Eli Drinkwitz was right to get so fired up by Rakestraw. He started as a true freshman and was No. 9 in the SEC with 6 passes defended, and PFF graded him No. 3 among SEC cornerbacks against the run. He got picked on a decent amount as a first-year player, but the potential is there. His pass breakup on Kadarius Toney was a little glimpse of some potential All-SEC talent. He’ll have a new defensive coordinator to work with after Ryan Walters left for Illinois, which didn’t sit well with Rakestraw.

Still, he has the makings of a 3- or 4-year starter who will frustrate many an SEC wideout.

Nehemiah Pritchett, Auburn CB

After an offseason in which 4 of Auburn’s 5 secondary starters were replaced, Pritchett was massive. He evolved into a reliable No. 2 corner in Kevin Steele’s defense. Steele is no longer on the Plains, but Derek Mason is. Mason entered a solid situation with Pritchett, Jaylin Simpson and Roger McCreary locking down the corner spots. Pritchett played mostly on the outside, where he logged 531 snaps (PFF).

Pritchett actually had more passes defended (10) than Patrick Surtain (9), though obviously the All-American was rarely targeted in 2020. PFF had Pritchett graded No. 5 among returning SEC cornerbacks with grades north of 77 in run defense and in coverage. He was about an inch away from diving into the end zone for his first career pick-6, too:

I don’t know what Year 1 of the Bryan Harsin era holds, but cornerback is clearly not an issue with Pritchett and Co.

Latavious Brini, Georgia DB

So I’ll admit here that recency bias is playing a part in this spot after what Brini did in the Peach Bowl, but hey, last impressions matter. Brini had 5 tackles, 2 of which were for a loss, in Georgia’s comeback win. In 2020, he graded as the SEC’s No. 9 safety albeit in just 89 snaps (PFF). Nearly 2/3 of those came in the Peach Bowl, where he broke up screens and played well in coverage. I know, it’s a super limited sample size from 2020, but this is Year 4 in Kirby Smart’s system. That matters.

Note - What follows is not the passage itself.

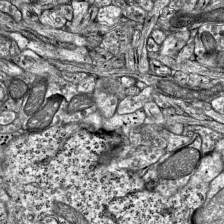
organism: Mouse
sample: Visual Cortex
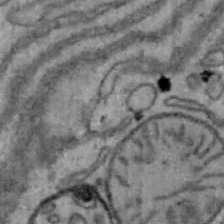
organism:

Brini also figures to step into a much more significant role for a Georgia secondary who has loads to replace. Like, this is more turnover than Smart has had on the back end in any year in Athens:

In the event he starts in the “Star” role, there’s plenty of work to be had. Brini waited a long time for an opportunity like this. Don’t be surprised when the former 3-star recruit capitalizes on it.

Otis Reese, Ole Miss DB

Why Reese got the runaround from the SEC and NCAA is beyond me. This was was a year in which eligibility didn’t even count, yet he couldn’t play until late in the season. Now that he’s not getting a raw deal by circumstances outside of his control, the former Georgia transfer steps in as a legitimate All-SEC candidate. Ole Miss co-defensive coordinator Chris Partridge said before his first game back that he was already the defense’s best player. That’s how good is (and also how bad the Ole Miss defense was).

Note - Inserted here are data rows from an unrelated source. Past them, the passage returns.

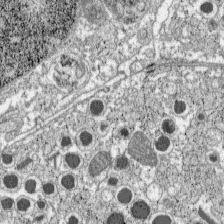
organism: C57BL Mouse
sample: Pancreatic islet
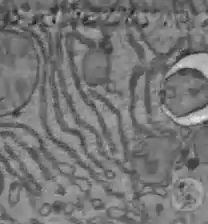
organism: C57BL Mouse
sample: Liver
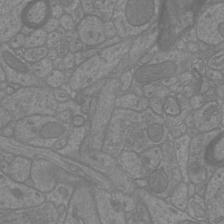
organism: Mouse
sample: Cortical neurons
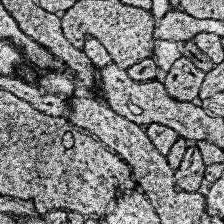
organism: Human
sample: Temporal Lobe
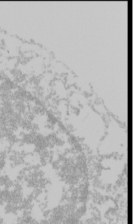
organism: Mouse
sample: Cancer cell death in ED-1 cells
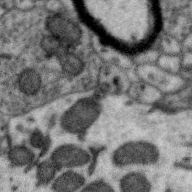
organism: Zebra finch
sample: Brain
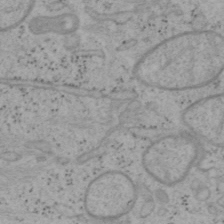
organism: Human
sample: HeLa cells

But when Reese was on the field, his presence was felt in a major way. Wondering why the Ole Miss defense was so much better in the bowl game? Reese had a lot to do with that because he covers up holes, of which, Ole Miss’ defense had many in 2020. It probably gets thrown out there too much that certain guys “do it all.” Reese truly does do it all. Besides the fact that the guy played over 80 snaps per game in his 3 contests, look at this breakdown of his snaps (via PFF):

  • Slot CB: 99
  • Box: 73
  • D-Line: 64
  • Free safety: 24
  • Wide CB: 8

That’s insane. With Richard LeCounte and Jacoby Stevens off to the NFL, Reese is going to be the next position-less stud in the SEC. Had he been eligible before late-November, that would’ve already been a unanimous thought by now.